Muitas mulheres cresceram ouvindo que deveriam ser compreensivas, cuidadosas e sempre dispostas a ajudar. Essa educação, muitas vezes baseada na ideia de que a mulher precisa cuidar de todos ao seu redor, pode levar a um comportamento bastante comum: o autossacrifício constante.
Mas quando cuidar dos outros se torna uma regra absoluta e a própria mulher passa a se colocar sempre em último lugar, esse comportamento pode trazer consequências emocionais importantes.
O tema será abordado pela psicóloga Mariana França, que explica como esse padrão pode surgir e de que forma ele impacta a vida emocional de muitas mulheres.
O que é o ciclo do autossacrifício?
O chamado ciclo do autossacrifício acontece quando a pessoa coloca repetidamente as necessidades dos outros acima das suas próprias. Em muitos casos, a mulher sente que precisa atender às expectativas da família, do parceiro, dos filhos ou do trabalho, mesmo quando isso significa abrir mão do próprio bem-estar.
Segundo a psicóloga Mariana França, esse comportamento muitas vezes acontece de forma inconsciente e vai se consolidando ao longo da vida.
“Quando a pessoa aprende desde cedo que precisa cuidar de todos ao seu redor, pode desenvolver a ideia de que suas próprias necessidades devem sempre ficar em segundo plano”, explica.
Por que tantas mulheres têm dificuldade de dizer “não”?
Uma das explicações está na socialização feminina. Desde cedo, muitas meninas são incentivadas a serem educadas, agradáveis e disponíveis para ajudar os outros. Essa construção cultural pode fazer com que dizer “não” seja interpretado como egoísmo ou falta de cuidado.
Com o passar dos anos, esse padrão pode se transformar em dois esquemas emocionais bastante estudados na psicologia: o autossacrifício e a submissão.
De acordo com Mariana França, nesses casos a pessoa passa a acreditar que precisa priorizar os outros para ser aceita, amada ou valorizada.
Os sinais de que o autossacrifício pode estar exagerado
Alguns comportamentos podem indicar que esse padrão está se tornando prejudicial:
- Sentir culpa ao colocar suas próprias necessidades em primeiro lugar
- Ter dificuldade em estabelecer limites
- Assumir responsabilidades que não são suas
- Sentir-se sobrecarregada ou emocionalmente esgotada
- Ter a sensação de que faz muito pelos outros, mas recebe pouco em troca
Quando esses sinais aparecem com frequência, é importante parar e refletir sobre como as relações estão sendo construídas.

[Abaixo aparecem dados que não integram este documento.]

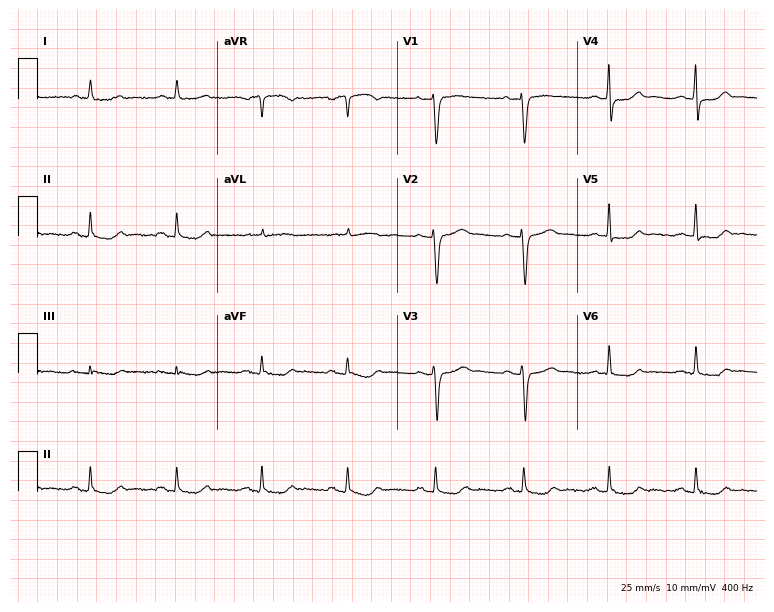
12-lead ECG from a female, 57 years old (7.3-second recording at 400 Hz). No first-degree AV block, right bundle branch block, left bundle branch block, sinus bradycardia, atrial fibrillation or sinus tachycardia recorded for this tracing.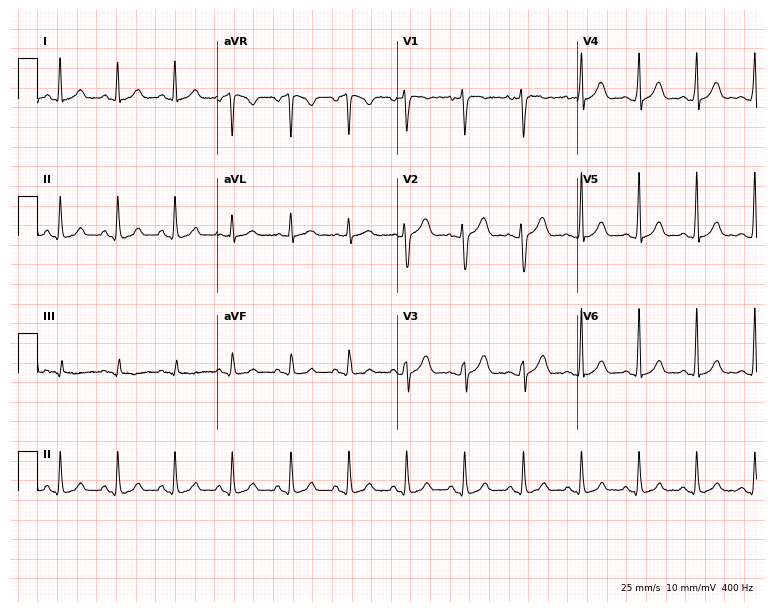
Resting 12-lead electrocardiogram (7.3-second recording at 400 Hz). Patient: a man, 34 years old. None of these six findings is recorded: first-degree AV block, right bundle branch block (RBBB), left bundle branch block (LBBB), sinus bradycardia, atrial fibrillation (AF), sinus tachycardia.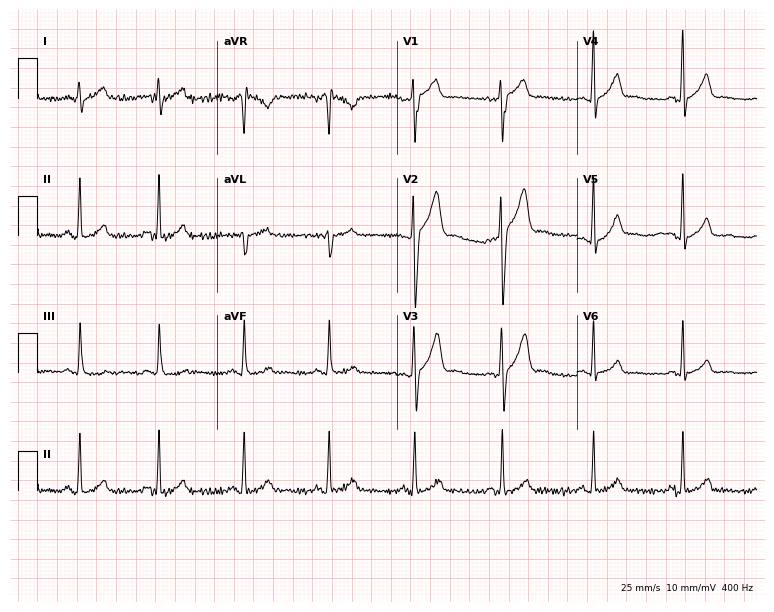
Standard 12-lead ECG recorded from a male, 32 years old. Read as a normal ECG.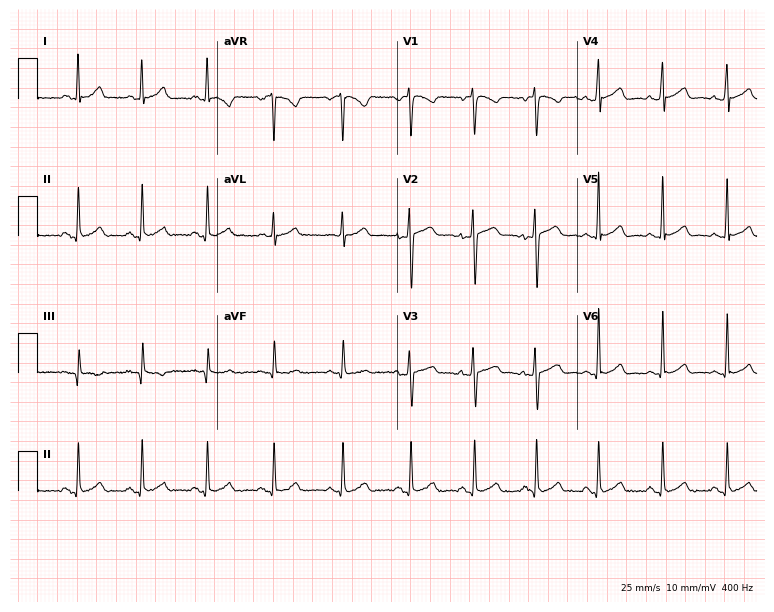
Resting 12-lead electrocardiogram (7.3-second recording at 400 Hz). Patient: a female, 40 years old. Read as a normal ECG.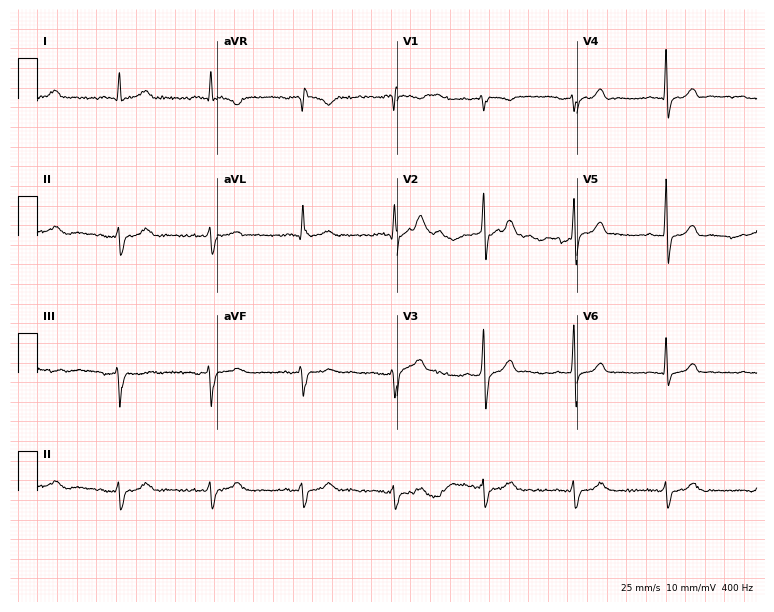
Resting 12-lead electrocardiogram (7.3-second recording at 400 Hz). Patient: a 53-year-old man. None of these six findings is recorded: first-degree AV block, right bundle branch block (RBBB), left bundle branch block (LBBB), sinus bradycardia, atrial fibrillation (AF), sinus tachycardia.

O impacto emocional desse comportamento
Viver constantemente em função dos outros pode gerar ressentimento, frustração e baixa autoestima. Muitas mulheres passam a sentir que sua identidade está ligada apenas ao papel de cuidar, esquecendo de suas próprias vontades, sonhos e necessidades.
Além disso, a ausência de limites claros pode afetar relacionamentos, criando uma dinâmica desequilibrada em que apenas um lado se doa excessivamente.
Caminhos para mudar esse padrão
Um passo importante é desenvolver o chamado letramento emocional, que é a capacidade de identificar, compreender e expressar as próprias emoções e necessidades.
Para a psicóloga Mariana França, a psicoterapia pode ser uma ferramenta importante nesse processo.
“A terapia ajuda a pessoa a reconhecer seus padrões emocionais, entender suas necessidades e aprender a estabelecer limites de forma saudável”, destaca.
Aprender a dizer “não” não significa deixar de amar ou cuidar do outro. Significa, antes de tudo, reconhecer que cuidar de si mesma também é essencial para manter relações mais equilibradas e saudáveis.